Here are some pix of the property, as well as the family Avalon:
Around noon it was time for me to resume my trip, but I was nearly out of gas. Jonathan summoned up some fuel from his farm stores, and I now had enough bike juice to head back north and west without having to backtrack east (to the closer town) in search of fuel. This was just one more exceptionally considerate and nurturing touch that is typical of the Avalons.
Thus armed with at least 50 miles of mobility, I decided to drive back north through the Petrified Forest, to see what it was like in the dry daytime. I won’t bore you with any more words – to the pictures!
The last picture is a special request for my friend Steven’s daughter Olivia.

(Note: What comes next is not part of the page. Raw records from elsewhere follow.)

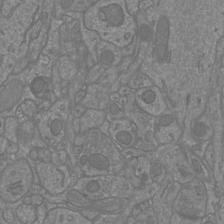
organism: Mouse
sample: Cortical neurons
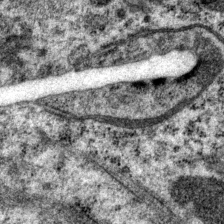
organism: P. pacificus
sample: Pharynx
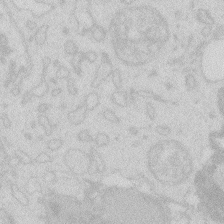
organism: Zebrafish
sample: Macrophage
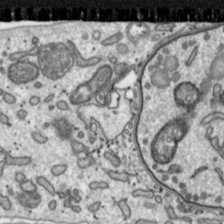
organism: Toxoplasma gondii
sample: Parasites in a vacuole inside a host cell
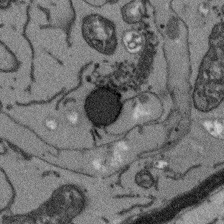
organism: Arabidopsis thaliana
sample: Root tip
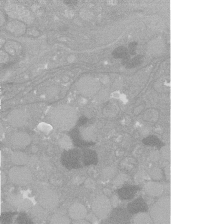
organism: C. elegans
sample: C. elegans oocyte; sperm cells
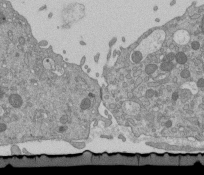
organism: Mouse
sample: ED-1 cell nuclei; centrioles
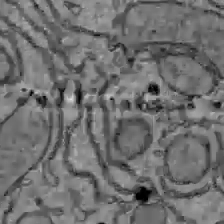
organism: C57BL Mouse
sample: Liver
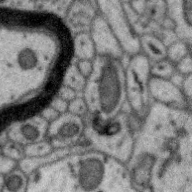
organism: Zebra finch
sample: Brain
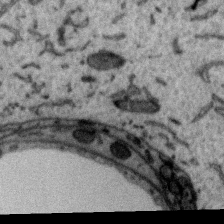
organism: Zebra finch
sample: Brain
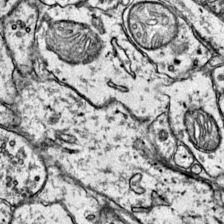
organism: Mouse
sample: Primary visual cortex
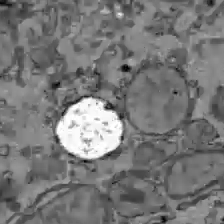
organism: C57BL Mouse
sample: Liver
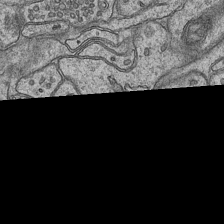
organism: Mouse
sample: CA1 Hippocampus
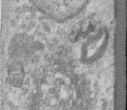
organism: Human
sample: Centriole in RPE cells
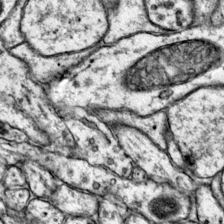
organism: Mouse
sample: Primary visual cortex
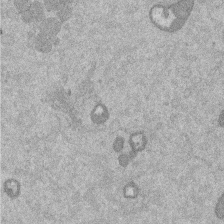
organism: Mouse
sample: Dividing mouse embryo 1 cell stage
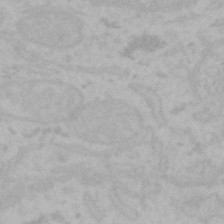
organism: Mouse
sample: Choroid plexus
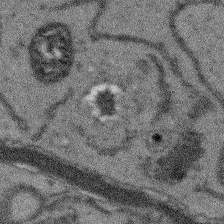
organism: Arabidopsis thaliana
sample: Root tip
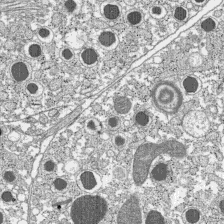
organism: C57BL Mouse
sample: Pancreatic islet
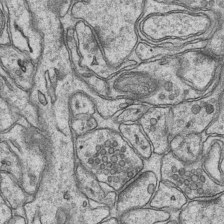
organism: Mouse
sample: CA1 Hippocampus
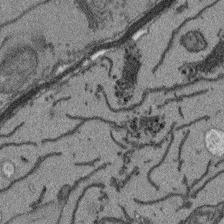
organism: Arabidopsis thaliana
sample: Root tip
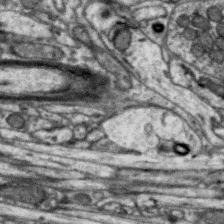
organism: Zebra finch
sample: Brain
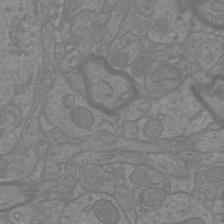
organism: Mouse
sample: Cortical neurons
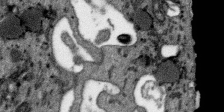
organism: Human
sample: Lung epithelial cells, uninfected (mock) control
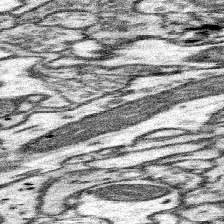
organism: Mouse
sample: Somatosensory cortex neuropil
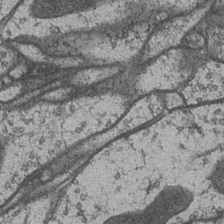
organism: Drosophila
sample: Optic medulla
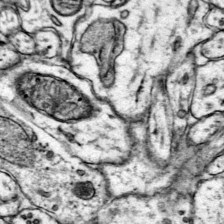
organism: Mouse
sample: Primary visual cortex
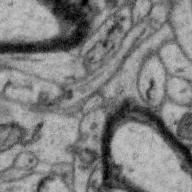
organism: Zebra finch
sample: Brain
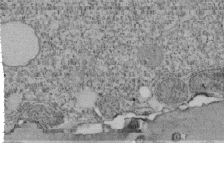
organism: Tetrahymena
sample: Cilia in tetrahymena
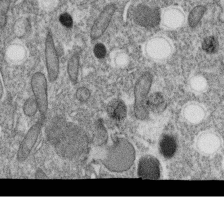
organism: C. elegans
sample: C. elegans oocyte; sperm cells
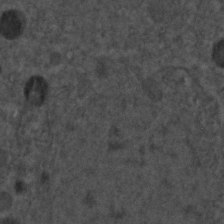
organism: C. elegans
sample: C. elegans embryo
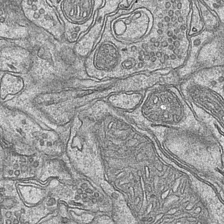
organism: Mouse
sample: CA1 Hippocampus
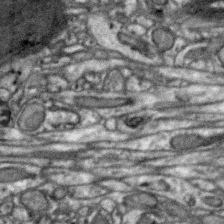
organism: Zebra finch
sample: Brain
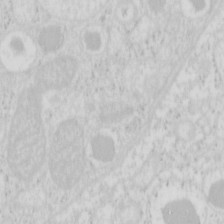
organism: Mouse
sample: Pancreas

She wanted to make sure I was being safe, and wearing my helmet when I was riding. Throughout the Petrified Forest I was riding with my camera around my neck, and stopping to snap quick pictures whenever the mood struck. On a whim I angled one mirror at me and pointed the camera at it while riding (slowly, on a straight road) and captured proof that yes, I do indeed wear a helmet all the time (even in a 90 degree desert!)
Having now see the PF in the daytime, it was time to get some westward miles under my belt. I drove along US-40 for a few hours until I crossed the border into California, in a town called Needles. I considered staying in Needles for the night, but since it was rapidly approaching dusk, and I had 145 miles of Mojave Desert ahead of me, I decided to do it before stopping and get the benefit of the cooler night travel.

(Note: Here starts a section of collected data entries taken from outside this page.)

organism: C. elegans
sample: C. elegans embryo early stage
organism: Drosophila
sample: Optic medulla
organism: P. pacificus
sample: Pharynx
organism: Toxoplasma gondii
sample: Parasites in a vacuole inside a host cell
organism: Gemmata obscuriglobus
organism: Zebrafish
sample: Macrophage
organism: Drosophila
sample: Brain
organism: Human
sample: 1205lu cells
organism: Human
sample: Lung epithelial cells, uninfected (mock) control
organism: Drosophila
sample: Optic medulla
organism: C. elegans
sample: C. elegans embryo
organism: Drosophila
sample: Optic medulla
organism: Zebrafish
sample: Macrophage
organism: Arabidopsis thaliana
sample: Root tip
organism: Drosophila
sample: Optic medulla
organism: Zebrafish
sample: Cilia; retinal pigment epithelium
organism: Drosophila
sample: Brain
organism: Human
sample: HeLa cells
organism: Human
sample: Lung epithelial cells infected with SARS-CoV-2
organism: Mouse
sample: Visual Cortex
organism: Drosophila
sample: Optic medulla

All went well for the first 100 miles or so, until I stopped for gas in the middle of the desert. That was when I noticed a weird clicking sound coming out of the front end of the bike when I was driving at low speeds. It wasn’t the engine, or at least nothing integral to combustion, as twisting the throttle didn’t do anything to the sound, but traveling slowly around the gas station parking lot produced short, sharp, squeaks. I didn’t know what it was, and had no way of identifying it, and I was at least 50 miles from a town of any size. Since the sound wasn’t affecting handling, braking, electricals, cooling, or the engine, I had no choice but to continue. I made it to Barstow, CA and checked into a Holiday Inn Express. Funny that the one in CA was $95 a night, while the one in MO was only $50. I did some internet sleuthing and was able to rule out a few more causes for the weird noise, but at the moment I’m in Barstow with no idea how serious this problem is. Luckily I only have 150 miles left to go before I’m at my new home, and there are 2 Triumph dealers between here and there. From what I can gather between triumph websites and my shop manual, this might be a fork problem (annoying but not dangerous) or a valve problem (ditto).

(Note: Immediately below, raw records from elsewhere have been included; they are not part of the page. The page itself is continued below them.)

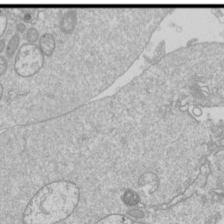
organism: Drosophila
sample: Cell division; meiosis; drosophila spermatocytes
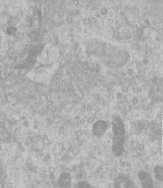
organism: Human
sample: Centriole in RPE cells
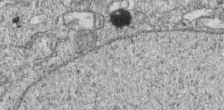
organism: Human
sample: HeLa cell HIV synapse
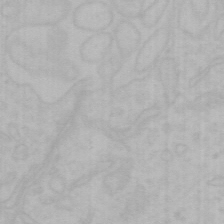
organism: Mouse
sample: Choroid plexus
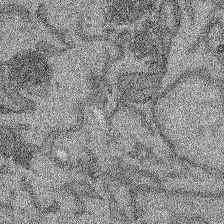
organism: Human
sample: HeLa cells
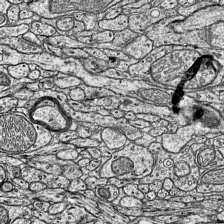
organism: Mouse
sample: Visual Cortex
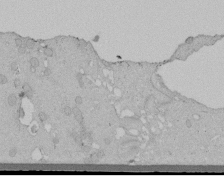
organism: Human
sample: Melanocyte Keratinocyte synapse skin construct
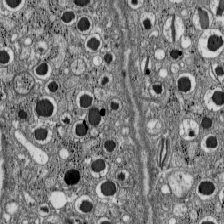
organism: C57BL Mouse
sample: Pancreatic islet
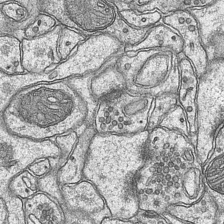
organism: Mouse
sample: CA1 Hippocampus
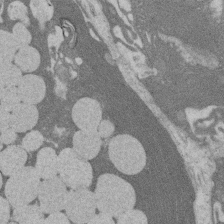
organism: Rat
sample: Salivary granule
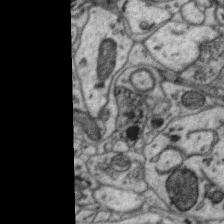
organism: Zebra finch
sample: Brain
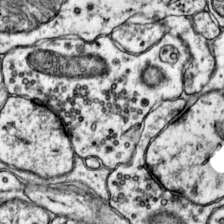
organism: Mouse
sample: Primary visual cortex
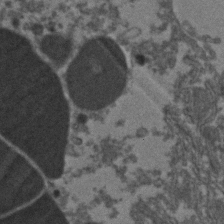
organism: Zebrafish
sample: Zebrafish embryo
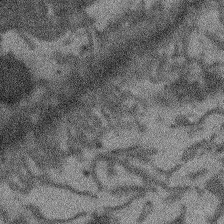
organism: Arabidopsis thaliana
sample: Root tip
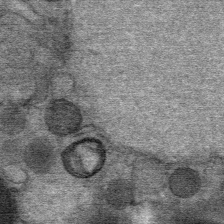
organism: Mouse
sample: Mouse Salivary gland
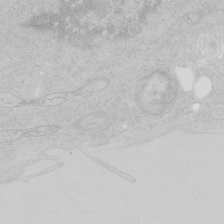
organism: Human
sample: Mitochondria in HCT116 cells
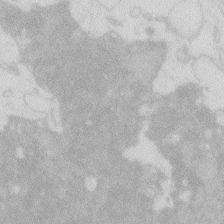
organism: Zebrafish
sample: Macrophage
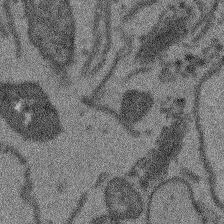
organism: Arabidopsis thaliana
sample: Root tip
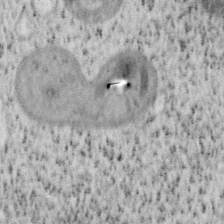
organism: Mouse
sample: OT-I killer T cells with ID8 ovarian cancer cells
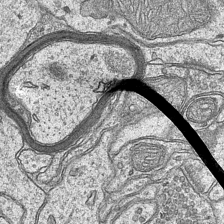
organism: Mouse
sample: CA1 Hippocampus
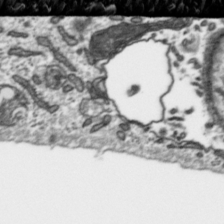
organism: Toxoplasma gondii
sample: Parasites in a vacuole inside a host cell
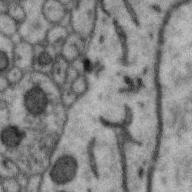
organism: Zebra finch
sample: Brain
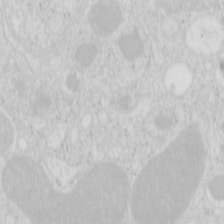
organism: Mouse
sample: Pancreas
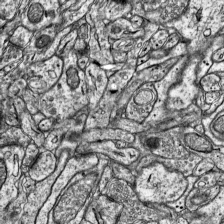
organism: Mouse
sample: Visual Cortex
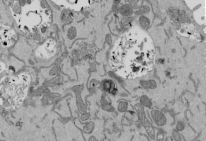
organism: Mouse
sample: ED-1 cell nuclei; centrioles
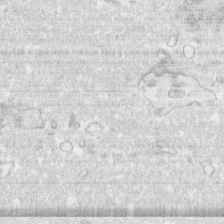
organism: Human
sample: CRL-1474
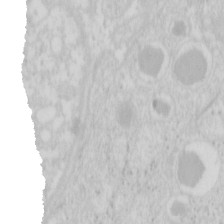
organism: Mouse
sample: Pancreas
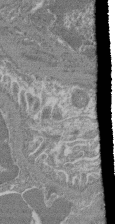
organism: Mouse
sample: Glomerulus

I’m going to call the dealers in the morning and get opinions on this problem and either drive the bike to a dealer, drive the bike to my apartment in LA and make an appointment for service ASAP, or rent a pickup truck and carry the bike the rest of the way. Either way, she has carried me exceptionally well for over 3400 miles so far, although I’m not unhappy that the trip is almost done.
For now, it’s almost 2am PST, so I’m off to bed!